- To do -
Skip the pictures and retype exactly the lines from the one holding "Caminin genel görünümü" through the end of the entries.

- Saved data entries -
•••

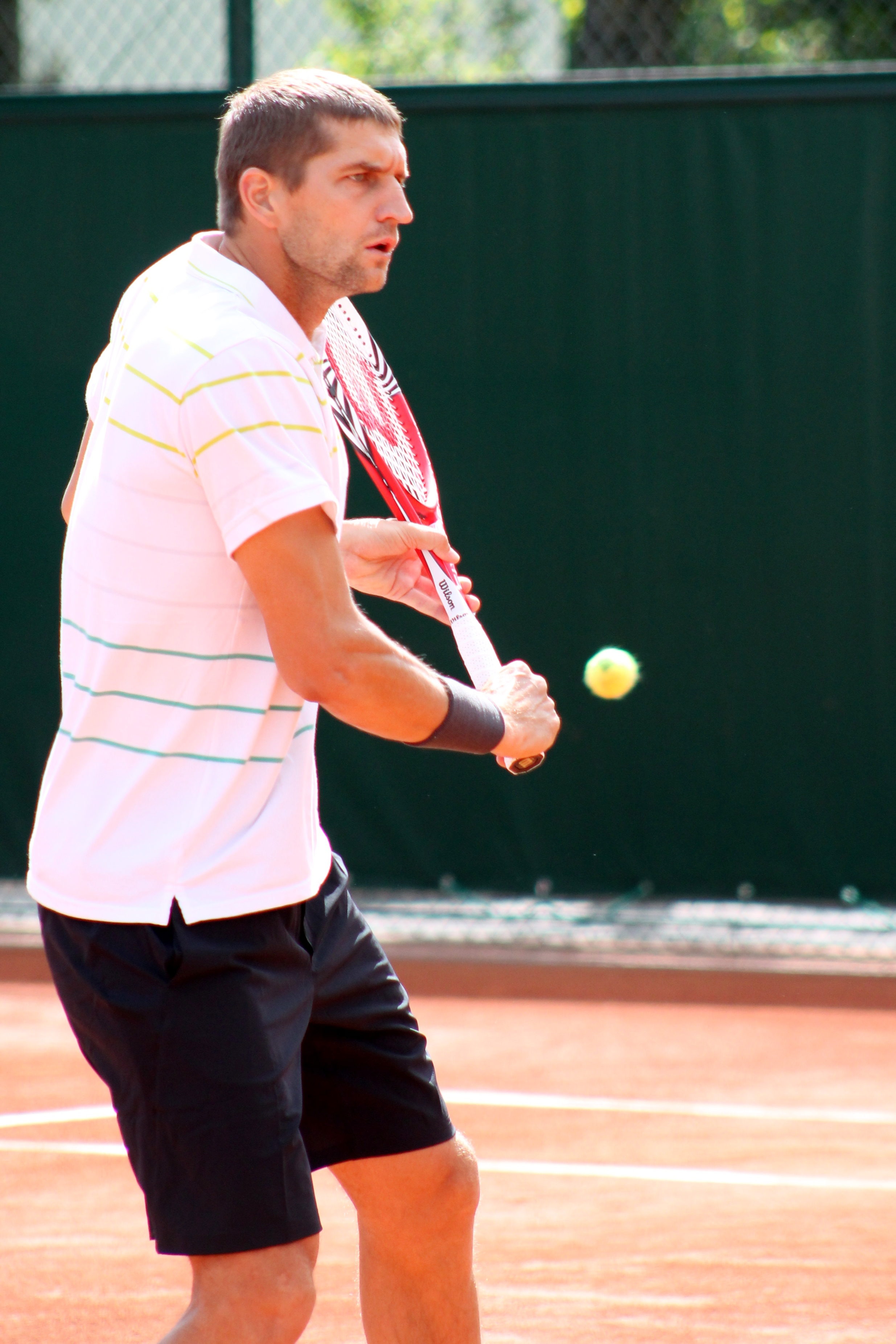 Mirnyi RG13 (9)
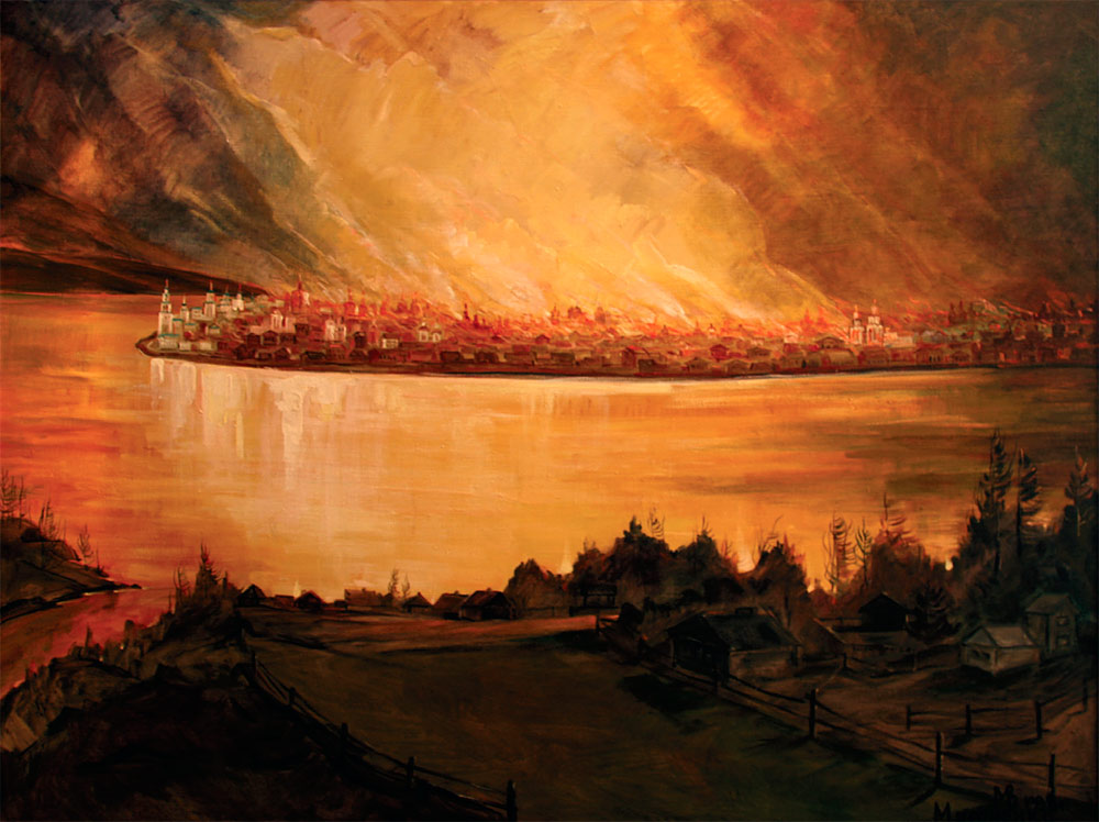 Большой иркутский пожар 1879 года. Картина Дмитрия Романова (1913)
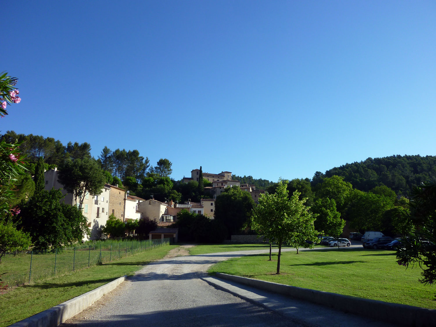 Le village vu du parking de l’église
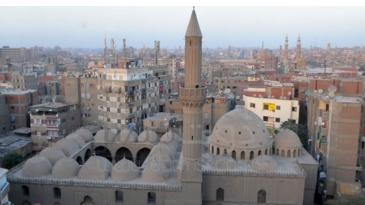 Caminin genel görünümü
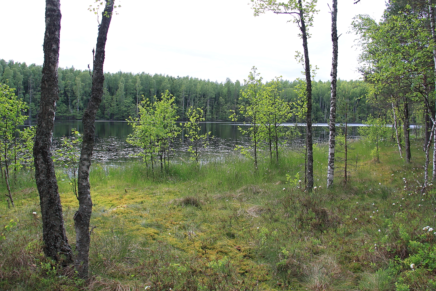 Jussi Väinjärv Põhja-Kõrvemaal
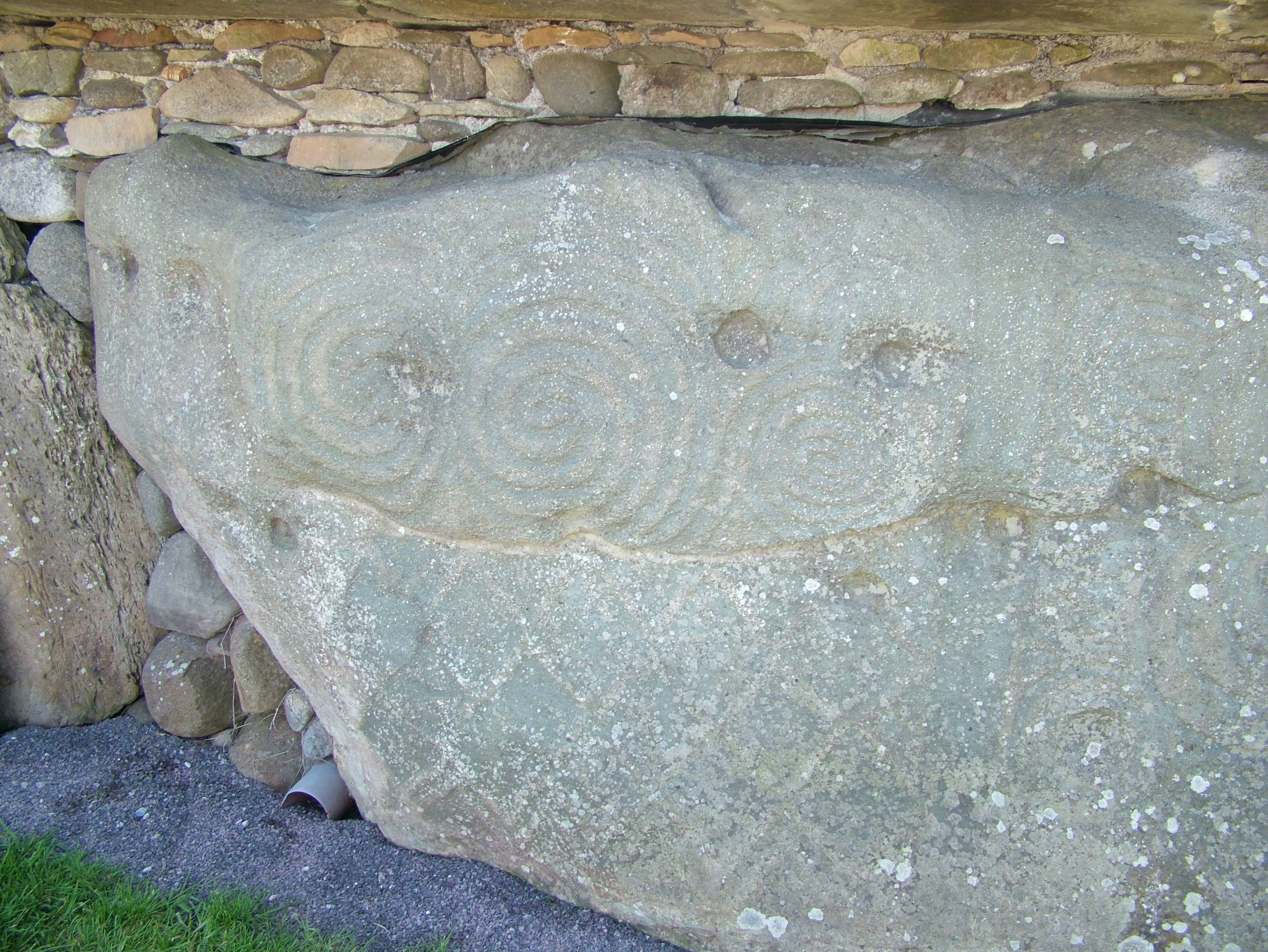 Newgrange, Irland, der Randstein 52, Ausschnitt
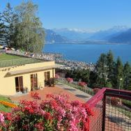 Centrul "Rabten Choeling" pentru Înalte Studii Tibetane din Elveţia

•••

- Solution -
 Caminin genel görünümü
 Jussi Väinjärv Põhja-Kõrvemaal
 Newgrange, Irland, der Randstein 52, Ausschnitt
 Centrul "Rabten Choeling" pentru Înalte Studii Tibetane din Elveţia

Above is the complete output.